Are you at a stage where this product will be available? Is it known about it within the gynecological profession among general practitioners?
We’ve just completed developing the device. We are a company which develops general devices, which are intended for the non-surgical and disposable management of such pelvic floor dysfunction. So one of them is the pelvic organ prolapse, which we have just completed developing. And the device is ready for the market. It’s got a CE mark, which means the ability to market within the European community. And we just received the FDA (US Federal Drug Administration) clearance. Now we are moving forward towards commercializing the device.
Since it is a common condition why hasn’t something like this been developed earlier? Or is this a question of research into women’s conditions being neglected and overlooked?

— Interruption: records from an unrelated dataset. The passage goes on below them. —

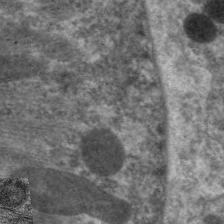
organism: C. elegans
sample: Pharynx
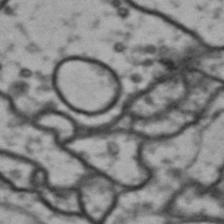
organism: Drosophila
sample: Brain
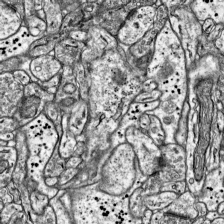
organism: Mouse
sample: Visual Cortex
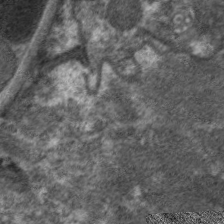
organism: C. elegans
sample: Pharynx
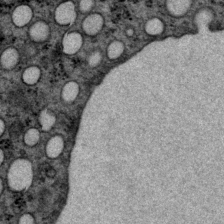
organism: P. pacificus
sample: Pharynx
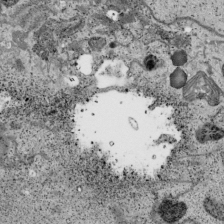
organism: Human
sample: Mitochondria in HCT116 cells
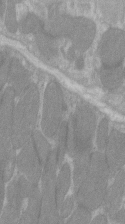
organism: C57BL Mouse
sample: Tibialis anterior muscle cell
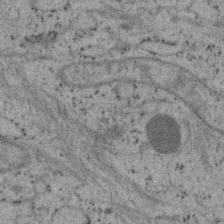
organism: Human
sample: HeLa cells
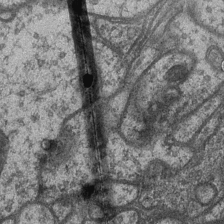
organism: Drosophila
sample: Optic medulla
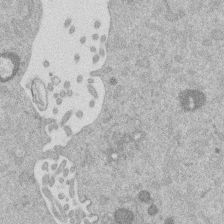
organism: Mouse
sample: Dividing mouse embryo 1 cell stage
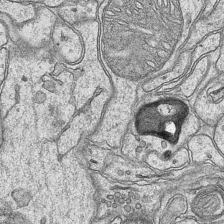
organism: Mouse
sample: CA1 Hippocampus
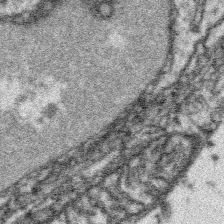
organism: Platynereis dumerilii
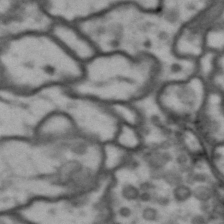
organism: Drosophila
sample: Brain
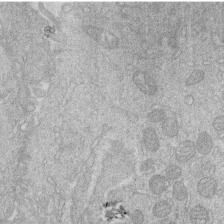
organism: Human
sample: Macrophage cells
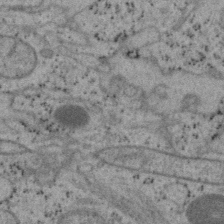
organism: Human
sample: HeLa cells
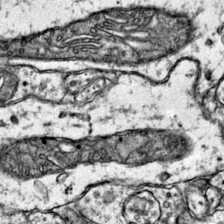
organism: Mouse
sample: Primary visual cortex
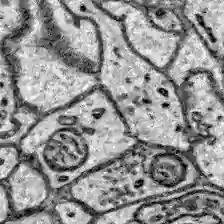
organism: Zebrafish
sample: Brain
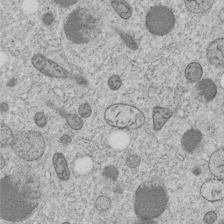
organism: C. elegans
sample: C. elegans embryo early stage

Absolutely, yes. Just like that. It’s amazing to say, but the last non-surgical innovation in this arena, came into the market about 23 years ago. And to your question, yes, the authorities are not very much aware of the women’s need and this is why there’s a new movement now actually developing itself trying to push forward the idea of FEM tech developed for women. And we are part of this movement.
What is your product like?
Our devices come within a sealed package like this one, just open the package and takes out the device. This is our devices as you can see very much like a tampon and it is inserted by the woman herself into the vagina whenever she wants. It doesn’t matter where she is she might be on vacation, no doctor is needed. The device remains in the vagina for up to seven days until the time that she wants to take it out and then you just pull the string the device shrinks back and just slides out of the vagina for disposal. There are two main concepts here. One is the shift of control. Firstly, a shift in the control of the medical condition into the hands of the woman. And the second is the freedom to decide. That means a woman may decide when she wants to insert the device when she wants to take it out. This is absolutely up to her.

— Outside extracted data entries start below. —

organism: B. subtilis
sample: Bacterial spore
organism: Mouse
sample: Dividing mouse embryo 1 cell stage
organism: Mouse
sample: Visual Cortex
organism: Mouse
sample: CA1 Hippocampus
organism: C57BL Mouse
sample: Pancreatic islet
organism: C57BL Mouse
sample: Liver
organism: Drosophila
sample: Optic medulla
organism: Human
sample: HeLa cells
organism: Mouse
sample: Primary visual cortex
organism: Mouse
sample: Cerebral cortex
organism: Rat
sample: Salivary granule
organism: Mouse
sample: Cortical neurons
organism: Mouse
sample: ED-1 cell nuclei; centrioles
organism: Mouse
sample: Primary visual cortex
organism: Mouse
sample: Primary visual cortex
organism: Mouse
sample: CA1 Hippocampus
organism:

Dr Elan Ziv, MD, OBGYN, FPMRS, CEO & Medical Director
Dr Ziv graduated from the Sackler School of Medicine at the Tel-Aviv University in Israel and received his MD degree in 1979. He spent 5 years’ service as a doctor in the Israeli Defense Forces and then had residency in Obstetrics and Gynecology (OBGYN) at the Rabin Medical Center (campus Beilinson), which he graduated in 1990. During that time he also had a fellowship in FPMRS (Urogynecology), as a clinical research fellow at St Georges Hospital, in London, UK, under Prof Stuart Stanton (1987-88).

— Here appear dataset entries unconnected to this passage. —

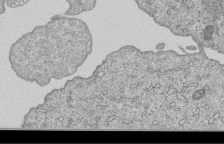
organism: Human
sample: MDA-MB-231 cells
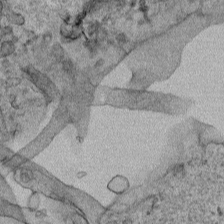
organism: Human
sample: Mitochondria in HCT116 cells
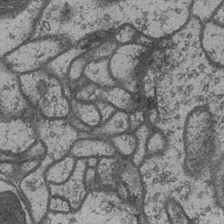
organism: Drosophila
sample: Optic medulla
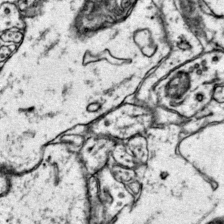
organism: Mouse
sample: Primary visual cortex
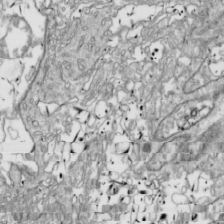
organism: Drosophila
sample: Cell division; meiosis; drosophila spermatocytes
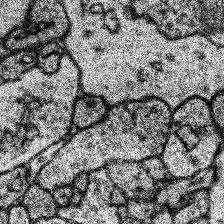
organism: Human
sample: Temporal Lobe
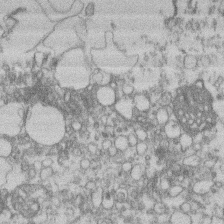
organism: Mouse
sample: T cell stromal cell synapse
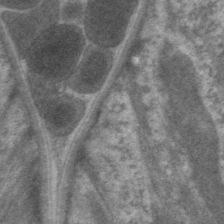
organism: C. elegans
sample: Pharynx
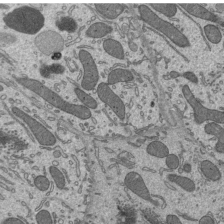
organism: Mouse
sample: Mouse epididymis efferent ductule cilia
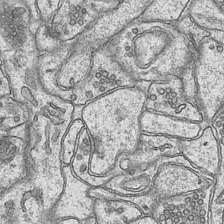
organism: Mouse
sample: CA1 Hippocampus
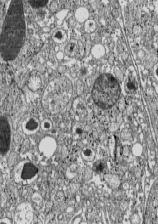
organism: C57BL Mouse
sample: Pancreatic islet
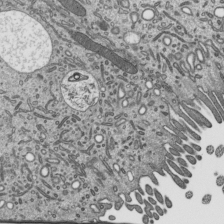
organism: Mouse
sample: Mouse epididymis efferent ductule cilia
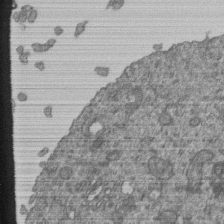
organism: Human
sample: Retinal organoid Rod and Cone cells
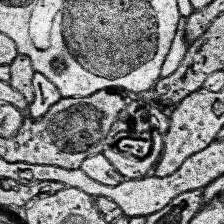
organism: Human
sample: Temporal Lobe
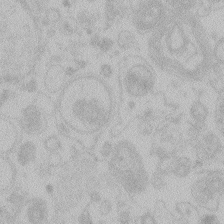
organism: Zebrafish
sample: Macrophage infected with Toxoplasma gondii
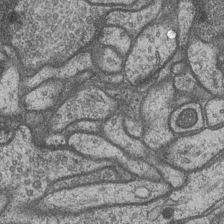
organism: Drosophila
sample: Optic medulla
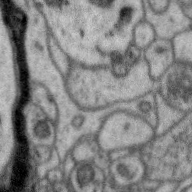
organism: Zebra finch
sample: Brain
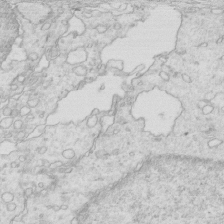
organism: Mouse
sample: Multiciliated cells
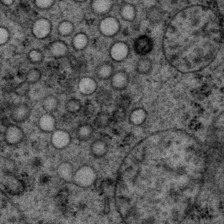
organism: P. pacificus
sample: Pharynx
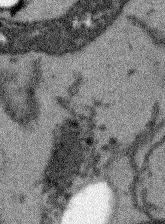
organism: Arabidopsis thaliana
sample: Root tip
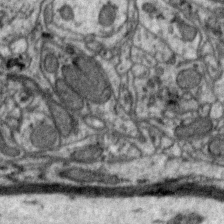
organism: Zebra finch
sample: Brain
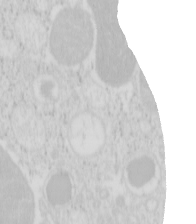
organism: Mouse
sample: Pancreas
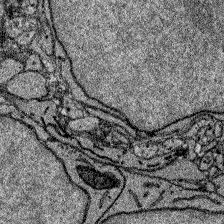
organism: Zebrafish
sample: Larval olfactory bulb
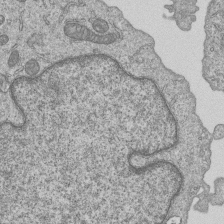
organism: Human
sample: MDA-MB-231 cells
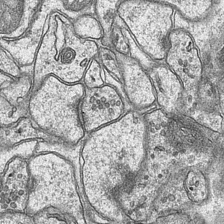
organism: Mouse
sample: CA1 Hippocampus
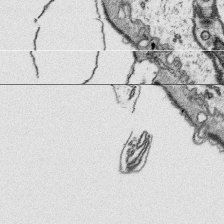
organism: Platynereis dumerilii
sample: Parapodia
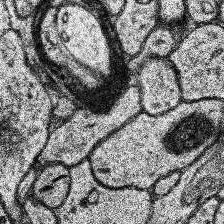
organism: Human
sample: Temporal Lobe
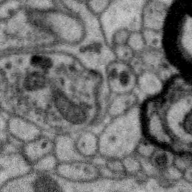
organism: Zebra finch
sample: Brain
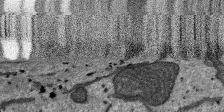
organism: Human
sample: Lung epithelial cells, uninfected (mock) control
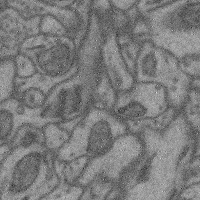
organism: Mouse
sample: Cerebral cortex
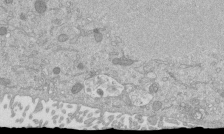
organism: Mouse
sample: ED-1 cell nuclei; centrioles
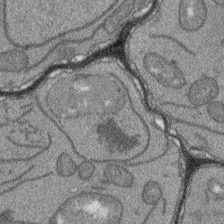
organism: Arabidopsis thaliana
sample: Root tip
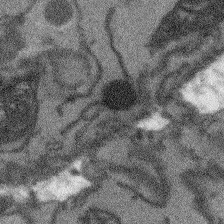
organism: Arabidopsis thaliana
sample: Root tip
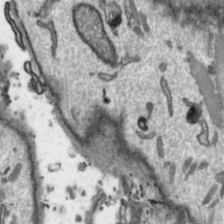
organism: Toxoplasma gondii
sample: Parasites in a vacuole inside a host cell
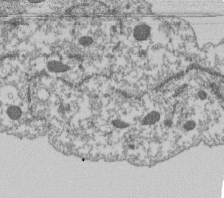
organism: Dictyostelium discoideum
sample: Dictyostelium multivesicular bodies
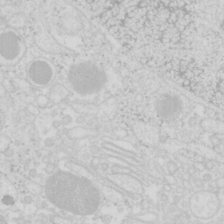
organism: Mouse
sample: Pancreas
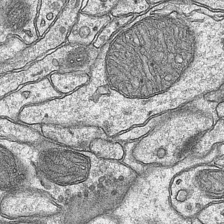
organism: Mouse
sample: CA1 Hippocampus
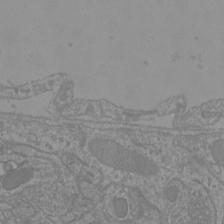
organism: Mouse
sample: Cortical neurons
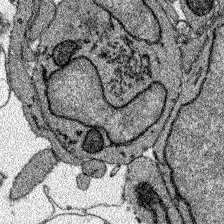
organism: Zebrafish
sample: Larval olfactory bulb
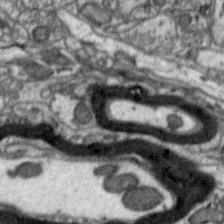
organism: Zebra finch
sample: Brain
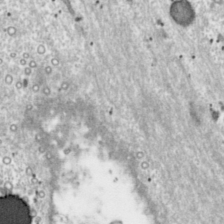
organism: Toxoplasma gondii
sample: Parasites in a vacuole inside a host cell
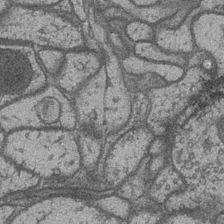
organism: Drosophila
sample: Optic medulla
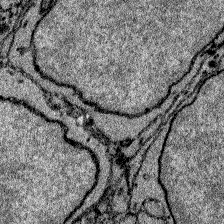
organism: Zebrafish
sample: Larval olfactory bulb
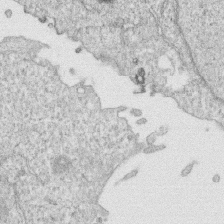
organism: Human
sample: HeLa cell HIV synapse
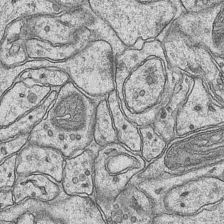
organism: Mouse
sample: CA1 Hippocampus
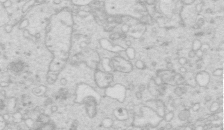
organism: Mouse
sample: Multiciliated cells
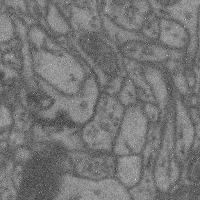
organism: Mouse
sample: Cerebral cortex
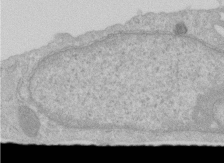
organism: Human
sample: Centriole in RPE cells

Until 2014 Dr. Ziv served as the director of the institute of urogynecology at Assuta Medical Centers in Tel Aviv, Israel.
As a urogynecologist, Dr. Ziv has a long-standing interest in the non-invasive treatments of urinary incontinence and of pelvic organ prolapse in women. He is an active participant and presenter in many international professional meetings, participated as a Principal Investigator in many clinical studies, and holds 19 patents with over 100 patent applications.
Following the invention of various vaginal devices, he founded ConTIPI Ltd, in 2002. The first flagship product – the Impressa Device for Stress Urinary Incontinence in women, was sold to Kimberly-Clark Worldwide Inc. and is now on the shelves as an OTC product.
CE Marking – CE marking is a certification mark that indicates conformity with health, safety, and environmental protection standards for products sold within the European Economic Area.